DATA TO USE:
*** Begin section ***

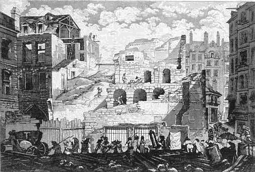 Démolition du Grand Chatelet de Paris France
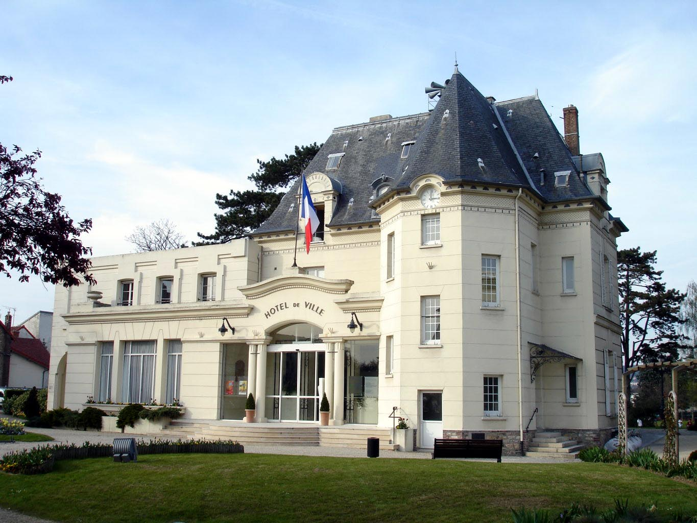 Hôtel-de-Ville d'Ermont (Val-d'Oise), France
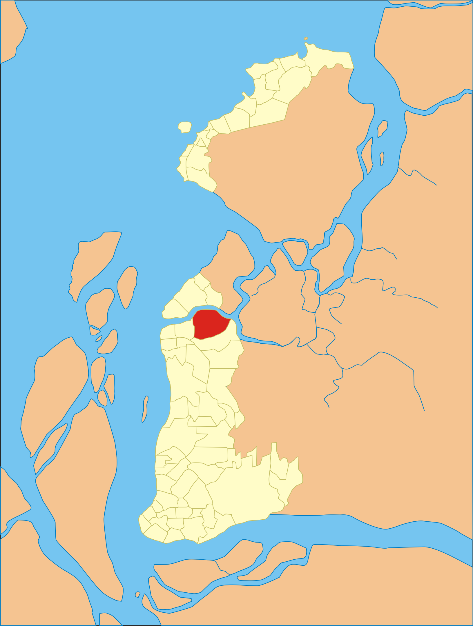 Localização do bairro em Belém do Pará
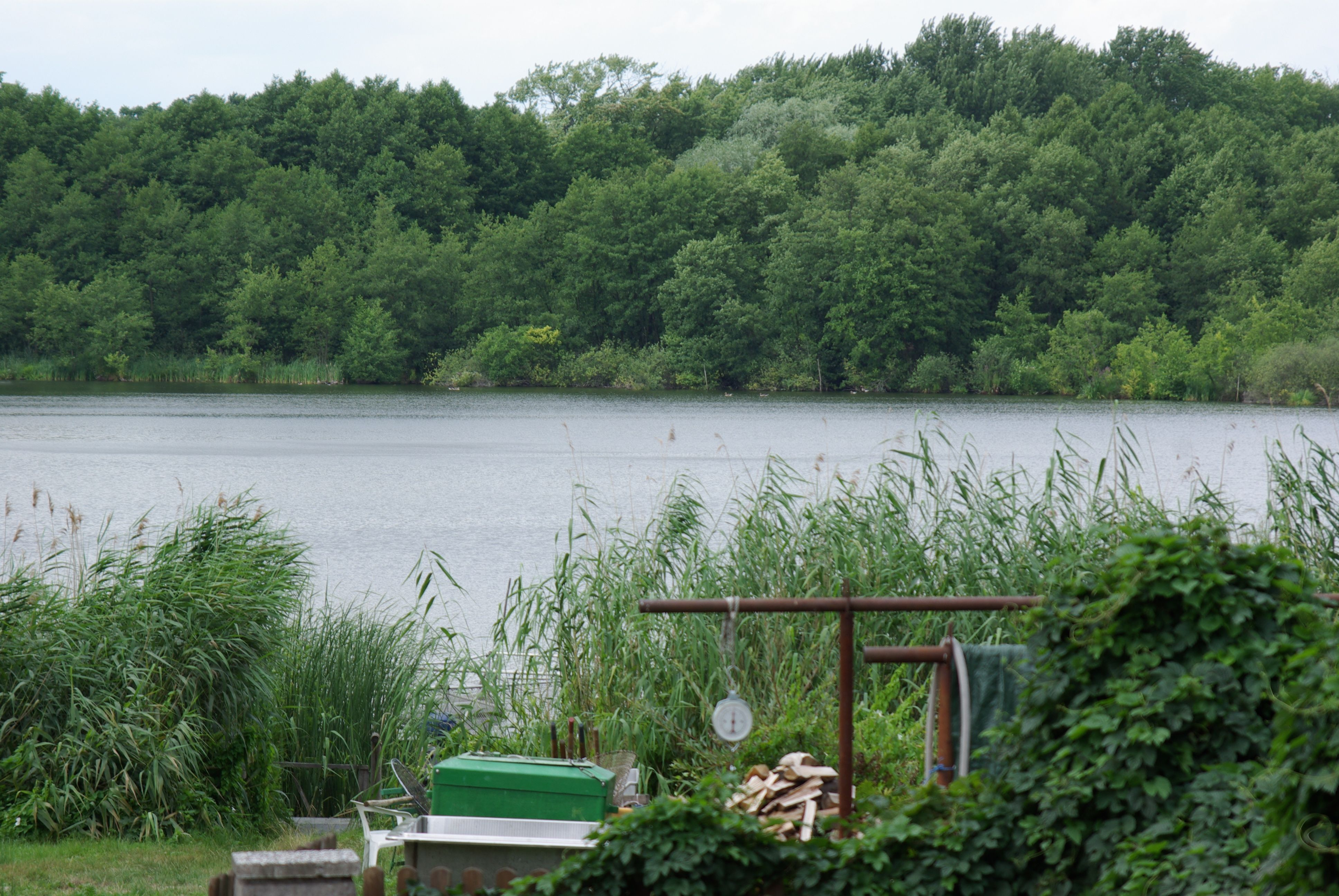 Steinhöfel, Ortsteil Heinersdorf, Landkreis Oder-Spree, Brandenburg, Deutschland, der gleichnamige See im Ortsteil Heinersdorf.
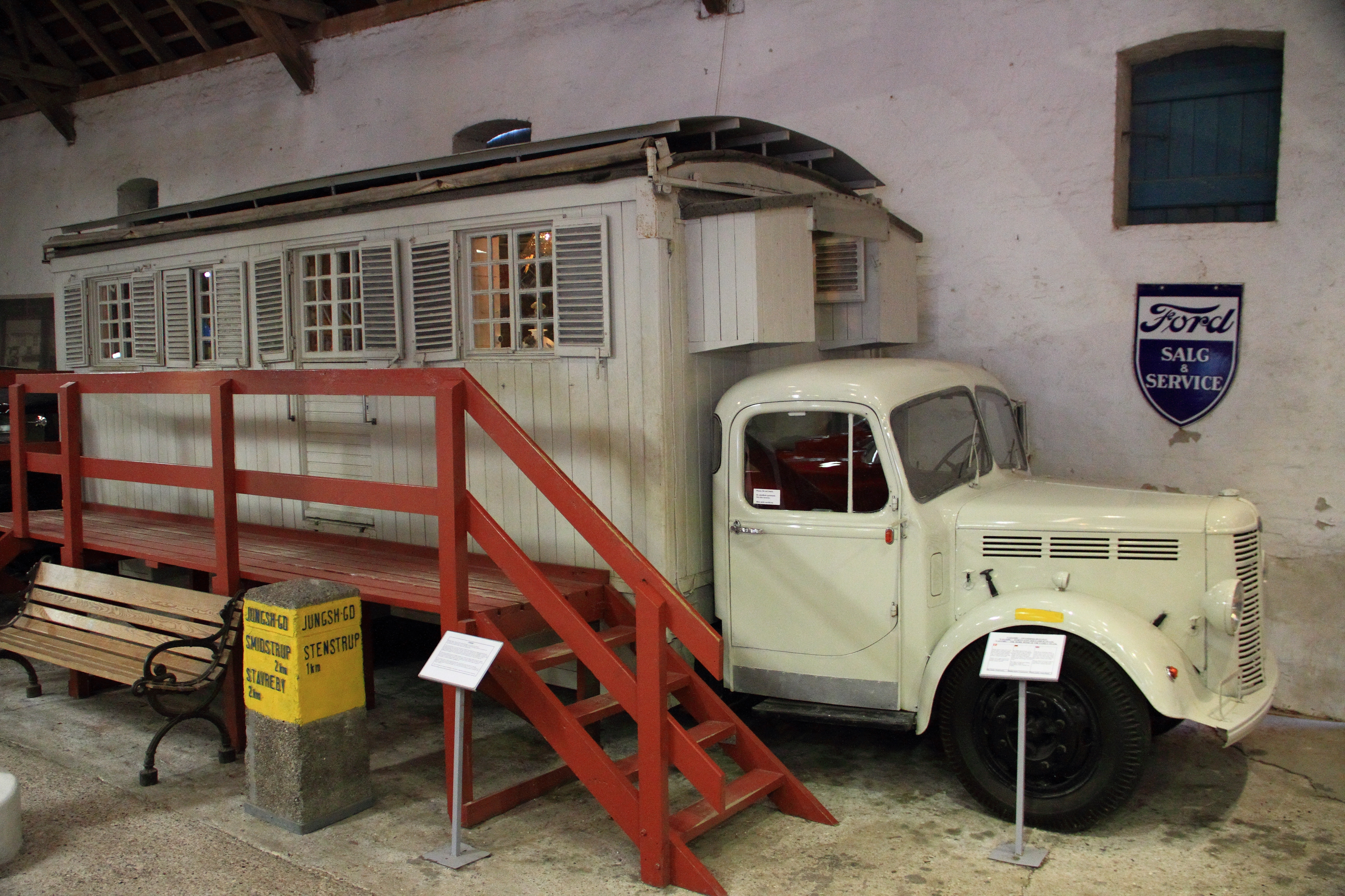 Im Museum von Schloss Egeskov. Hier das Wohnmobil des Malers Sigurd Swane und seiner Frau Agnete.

*** End section ***
*** Begin section ***

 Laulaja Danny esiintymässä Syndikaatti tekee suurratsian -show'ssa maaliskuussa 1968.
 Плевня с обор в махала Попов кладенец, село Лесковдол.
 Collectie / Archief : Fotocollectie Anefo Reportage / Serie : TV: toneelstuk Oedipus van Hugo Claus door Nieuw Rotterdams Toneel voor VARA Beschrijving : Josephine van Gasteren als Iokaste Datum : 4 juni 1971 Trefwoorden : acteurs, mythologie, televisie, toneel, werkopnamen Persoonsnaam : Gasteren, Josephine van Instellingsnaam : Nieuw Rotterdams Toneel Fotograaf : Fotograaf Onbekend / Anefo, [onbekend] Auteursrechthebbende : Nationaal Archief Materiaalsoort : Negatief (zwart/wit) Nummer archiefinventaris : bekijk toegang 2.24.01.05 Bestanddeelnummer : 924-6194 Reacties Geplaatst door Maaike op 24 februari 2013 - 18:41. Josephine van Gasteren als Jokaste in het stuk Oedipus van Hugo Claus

*** End section ***

WORK REQUIRED:
The answer should consist only of the lines above from the one with "Hôtel-de-Ville d'Ermont (Val-d'Oise), France" through the one with "Im Museum von", repeated exactly, with no pictures among them.

RESULT FOR THIS TASK:
 Hôtel-de-Ville d'Ermont (Val-d'Oise), France
 Localização do bairro em Belém do Pará
 Steinhöfel, Ortsteil Heinersdorf, Landkreis Oder-Spree, Brandenburg, Deutschland, der gleichnamige See im Ortsteil Heinersdorf.
 Im Museum von Schloss Egeskov. Hier das Wohnmobil des Malers Sigurd Swane und seiner Frau Agnete.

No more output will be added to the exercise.